コロナで底が抜けた
街角ウォッチャー 金田 麗子
私の町内は菅総理の選挙区で、コロナで自粛中の昨年5月、近所の喫茶店で、持続化給付金の申し込みを政権党の支部が相談に乗っているところに出くわした。
地域で創業50年の居酒屋の女将が、「みんな情けないね。一か月二か月店閉めたら潰れるって騒いで」「私は老後資金に取っていた500万つぎ込んだ」と啖呵を切っていた。年末に再びこんな危機的な状況になるとは思わなかったのだろう。500万円は80才を超えている彼女にとって、切実なお金だったろうに。
持続化給付金の支給が遅れていて、3か月以上たっても入金されない人、年末までに資金が受け取れなかった人も出ている。そこに第三波がきた。東京商工リサーチの12月29日の集計値によると、昨年の新型コロナウイルス関連倒産は843件。ほぼすべて中小零細企業である。業種別では飲食の141件が最多。アパレル製造・販売82件、建設67件、宿泊60件と続く。
コロナのしわ寄せは女性に
コロナの影響による失職者は、厚労省によると12月25日時点で、見込み合わせて7万9522人、前週より1783人増え年末年始期間に8万人を超える見通しだ。職種別では、製造業1万6717人、飲食業1万1021人、小売業1万399人と3業種で半数近くを占めている。打撃の大きい飲食サービス業の働き手は、非正規の女性が多い。
非正規雇用は8か月連続減少し、10月は前年同月比約85万人減った。2018年に15~64歳の働く女性の割合は70%を超えたが、半分以上は不安定雇用だった。そこをコロナ禍で解雇・雇止めを食らっているのだ。
国連事務総長が「女性と女児をコロナ対応の取り組みの中心に」と各国政府に呼びかけた。世界中で女性の自殺増加、コロナのステイホームにおける女性の負担増、DV、虐待の増加。失業により安全な居場所を失う事態が続いているためだ。
日本でも内閣府が「コロナ下の女性への影響と課題に関する研究会」を立ち上げた。
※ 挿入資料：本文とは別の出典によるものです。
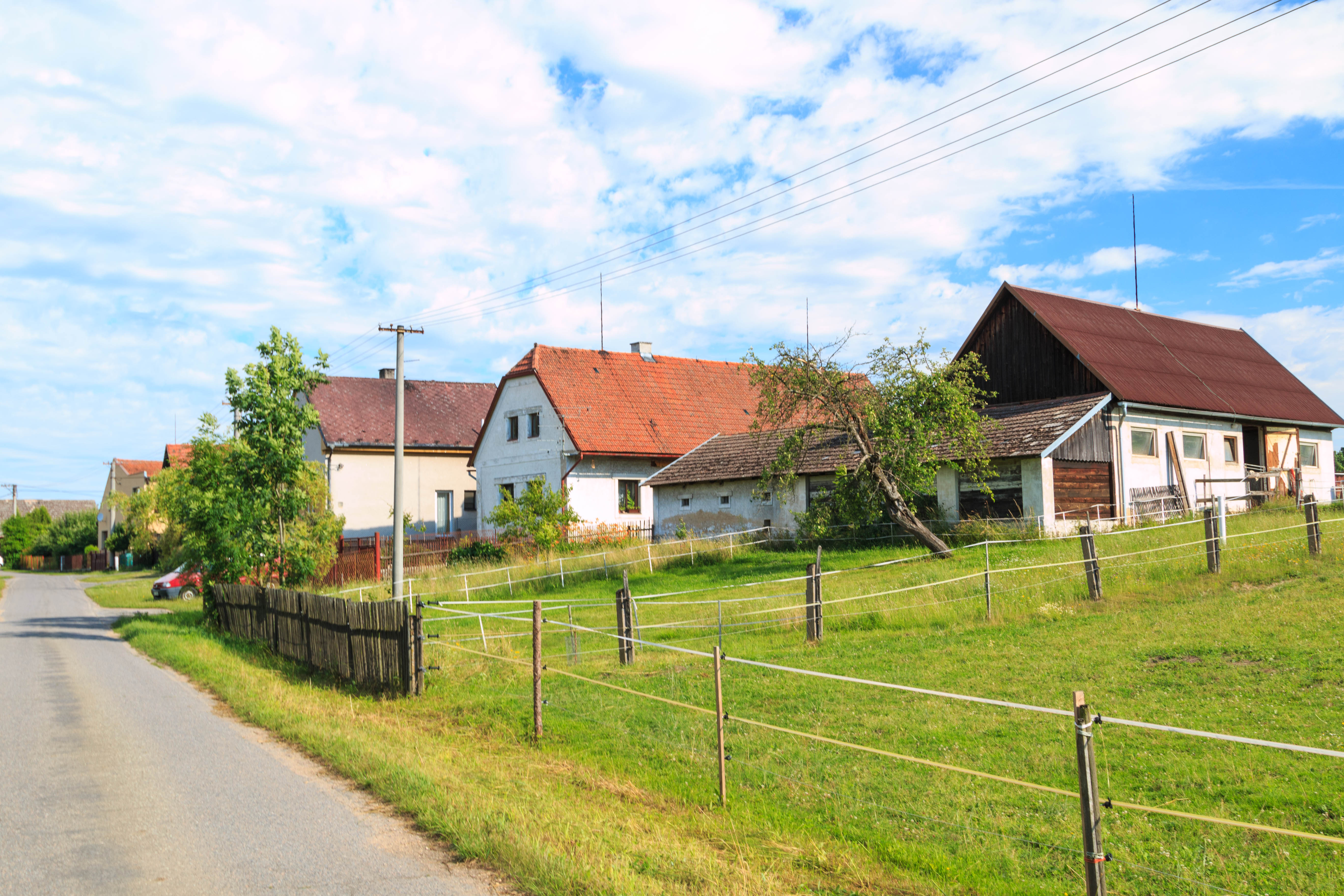 Prochody č. 1
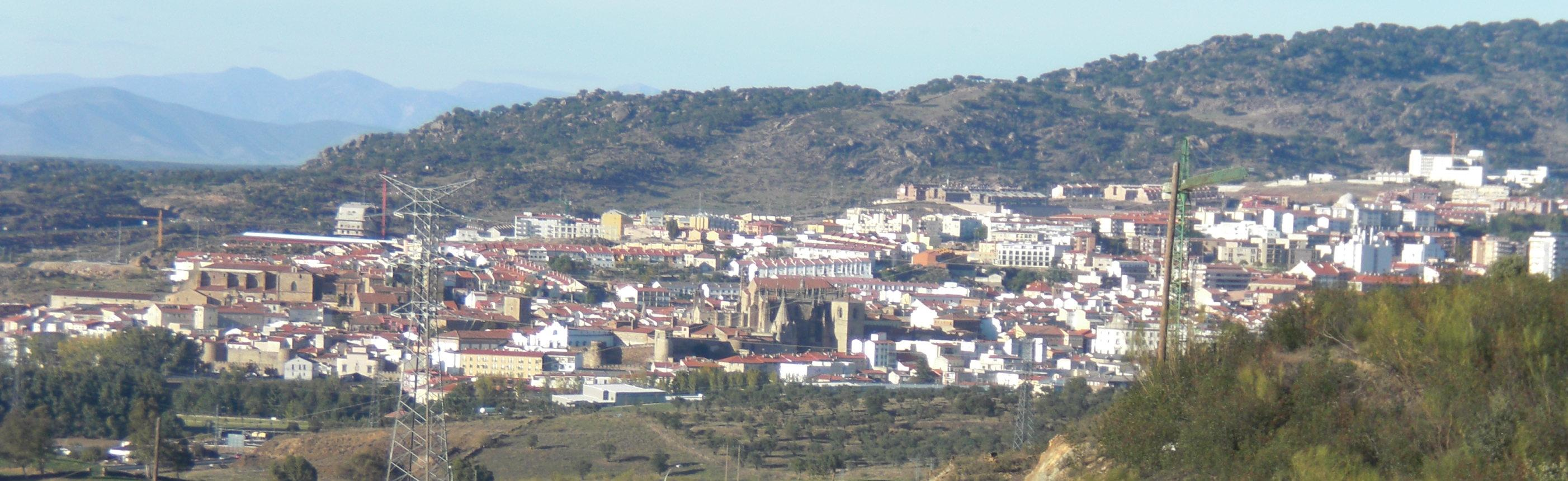 panoramo de la loĝloko Plasencio
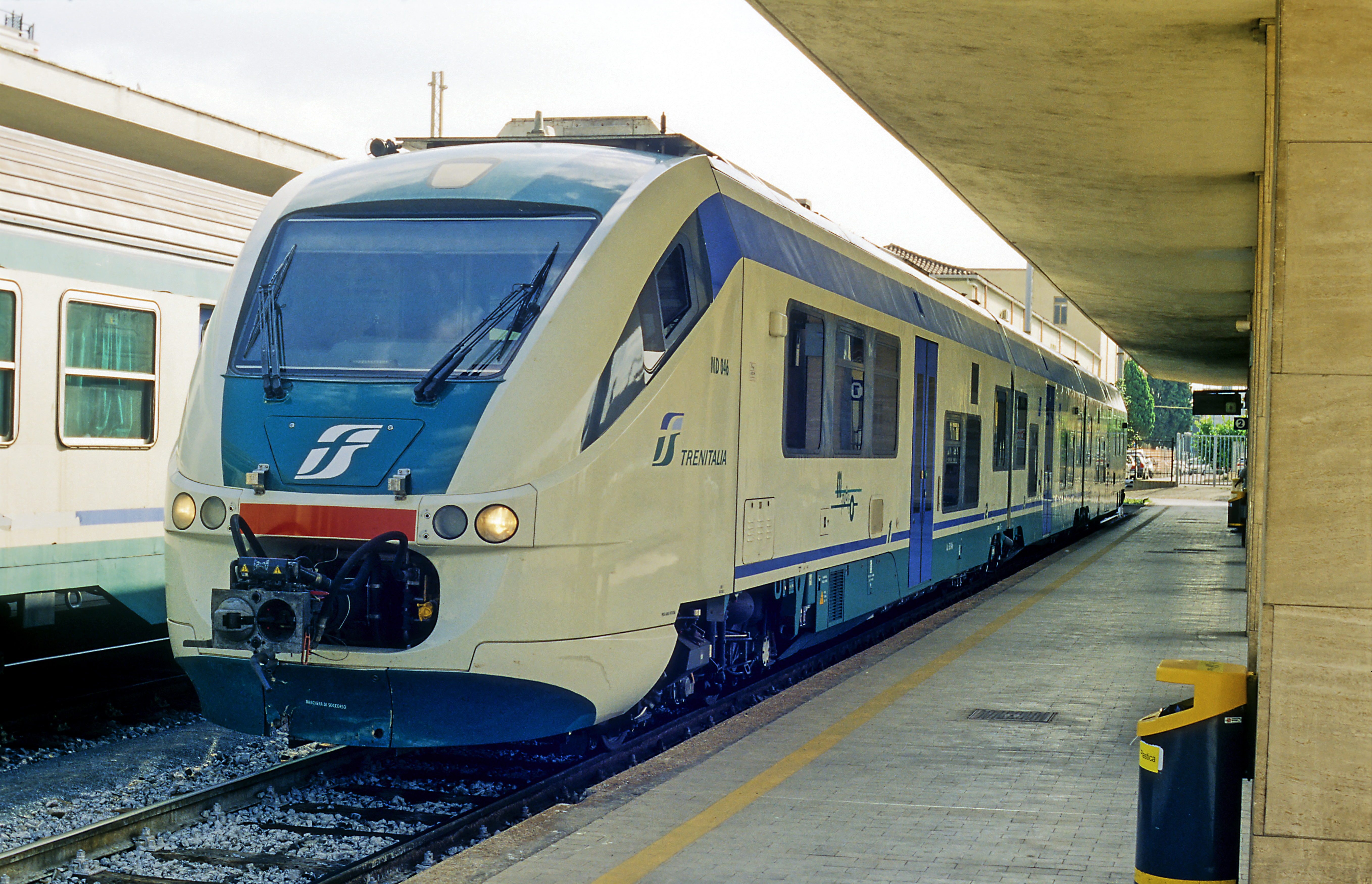 Regionalverkehrstriebwagen auf dem Bahnsteiggleis 2. Die Einstiege liegen, den italienischen Verhältnissen angepasst, besonders tief.
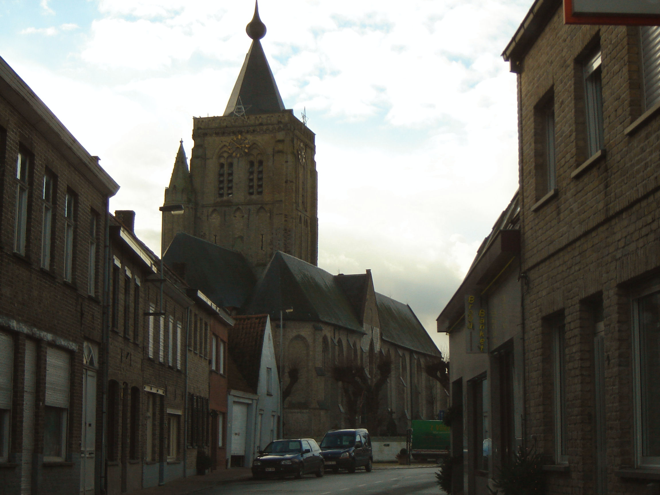 Sint Audomaruskerk in Alveringem-centrum, Alveringem. Saint Audomar Church in Alveringem proper, Alveringem, West-Flanders, Belgium
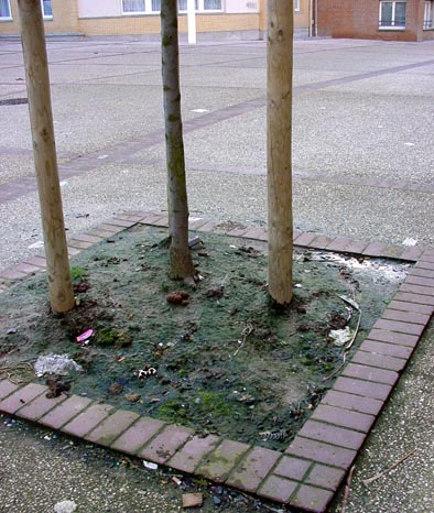 les excréments sont théoriquement une source d'engrais, mais sur sols désherbé, asphyxiants et tassés comme celui ci, ils sont source d'accumulation de microbe et de production de nitrates susceptibles de favoriser le développement de pathogènes (Pseudomonas synringae par exemple) et de polluer l'eau. Renaturer les "pieds d'arbres" permettraient finalement un environnement plus propre que celui qui et débarassé de plantes improprement qualifiées de «mauvaises herbes»
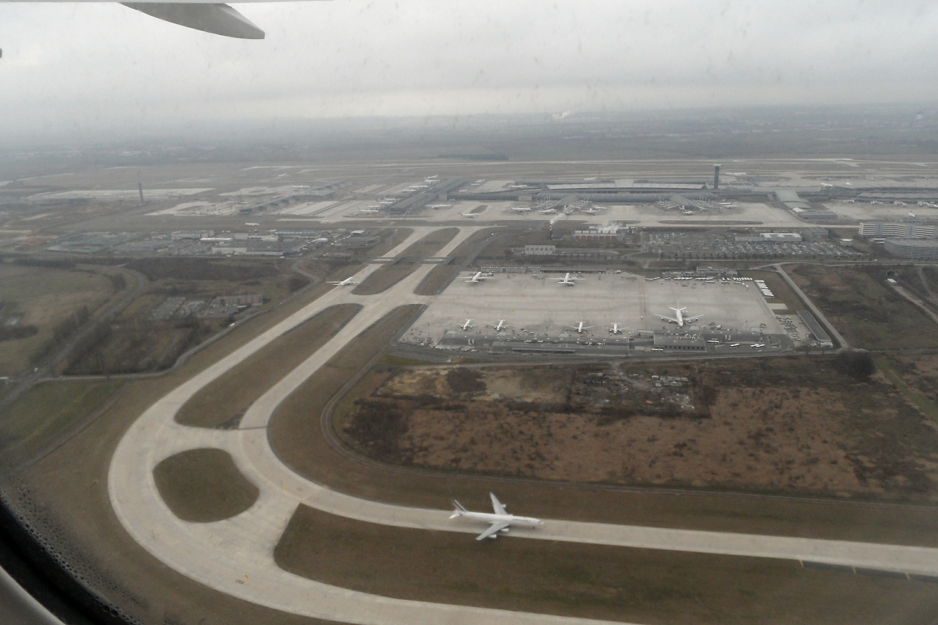 MSN 27609 B777-228 ER AIR FRANCE FLIGHT CDG-ATL
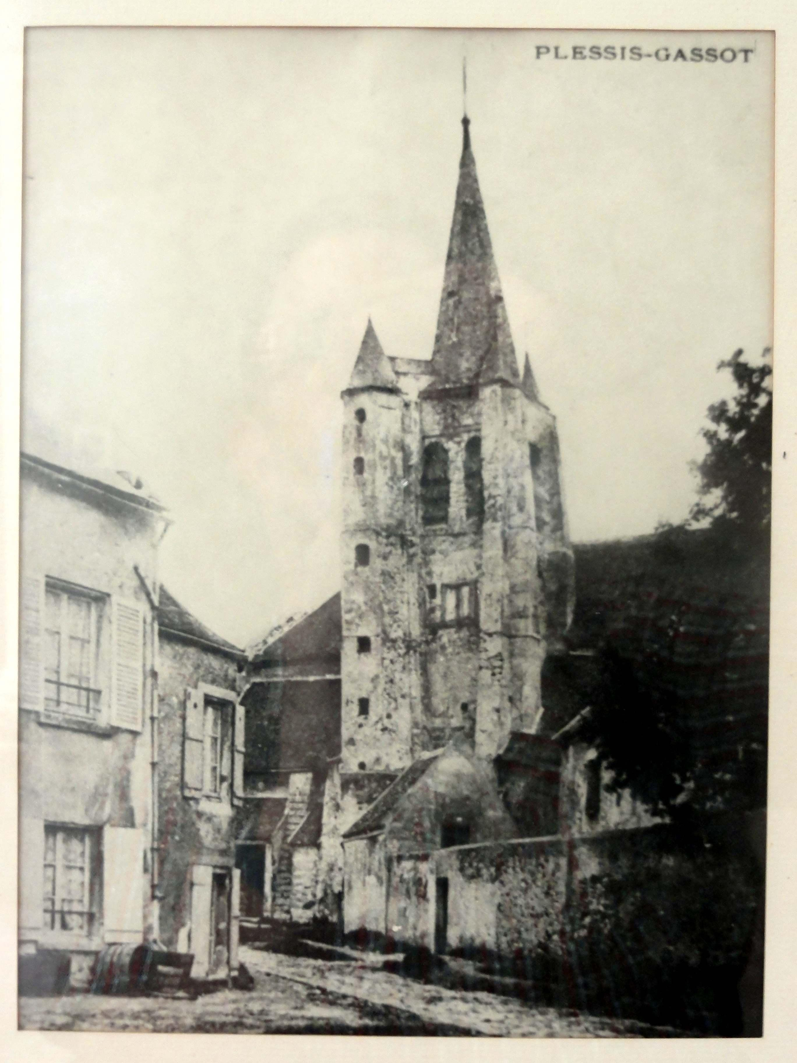 Vue à la fin du XIXe siècle avant la démolition partielle du clocher en 1899.
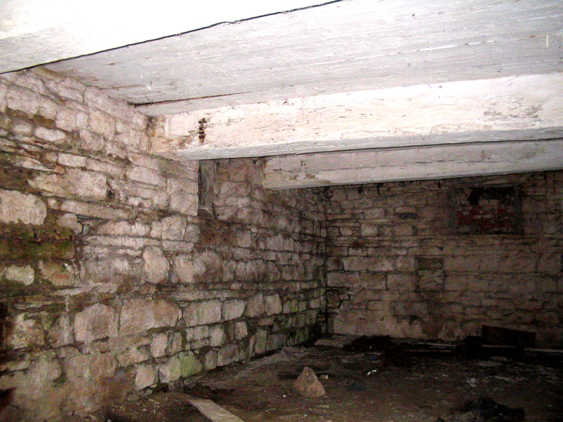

昨年11月19日に出された緊急提言では、医療や介護、保育に携わるエッセンシャルワーカーに女性が多く、就労状況が厳しい。昨年4月の女性雇用者数は3月より74万人減少し、男性の2倍超の減少のほとんどが非正規雇用であるなど、危機的状況に対し処遇改善を求めている。
警察庁によると自殺者は男女とも増えているが、女性の自殺者は急増していて、昨年10月には851人と前年同月対比約8割増えているという。内閣府のDV相談件数も前年を上回るペースで、4~9月対前年同期比約2割増となっている。
ドメステイックイデオロギーに満ちた日本社会
その矢先、渋谷区幡ヶ谷のバス停に座っていた路上生活の64歳の女性が、頭を殴られて殺される事件が起きた。被害者の女性は、夜中ベンチで休む生活をしながら、派遣登録して就労していたという。
容疑者は近くに住む46歳の男で、自営業を手伝いながら高齢の母と暮らしていた。殺害の動機を、ボランティアで行っている清掃の邪魔だったと言っているらしい。この事件には、多くの女性が「彼女は私だ」と危機と怒りを持っている。コロナ禍で失業した非正規、非婚あるいは未婚の女性たちが、住む部屋を失い路上生活せざるを得ない恐れが高まっている。公的支援としては、東京、大阪などには、民間住宅やビジネスホテルを無償提供する「チャレンジネット事業」があるが、部屋数は限られ原則3か月の利用で、その間に就職、部屋を借りるのは困難だ。
年末年始、民間団体主催の支援相談活動や、多くの自治体も相談窓口を開いて対応している。家を失った人、失いかけている人向けの支援が緊急に必要だ。
興味深いのは加害者男性である。高齢の母親に「ごめんなさい。おかあさん」と泣きながら謝ったという。母に付き添われて出頭している。46歳の息子と80代の母の生活。
厚労省「国民生活基礎調査」によると、要介護高齢者の約3人に1人、男性家族に介護されている過半数は高齢者の息子という。典型的な母子世帯なのだ。優しく親孝行な側面も持っているのに、なぜ初老女性はためらいもなく殺す対象なのだろうか。
ちょうど読み終わった「女性たちの保守運動」鈴木彩加(人文書院)の第4章に、興味深い記述がある。
ケアによって結びついた人間関係や家族の重要性が、保守運動の女性たちに大切なもの、自身の人格形成にも連なるものとして語られているが、属性の違いを超えて、すべての人がケアされるケアする権利が保障されるケアフェミニズムとの根本的違いは、「ドメステイックイデオロギー」で、安全な場所である家族、家庭、国内の「保守」運動なのだ。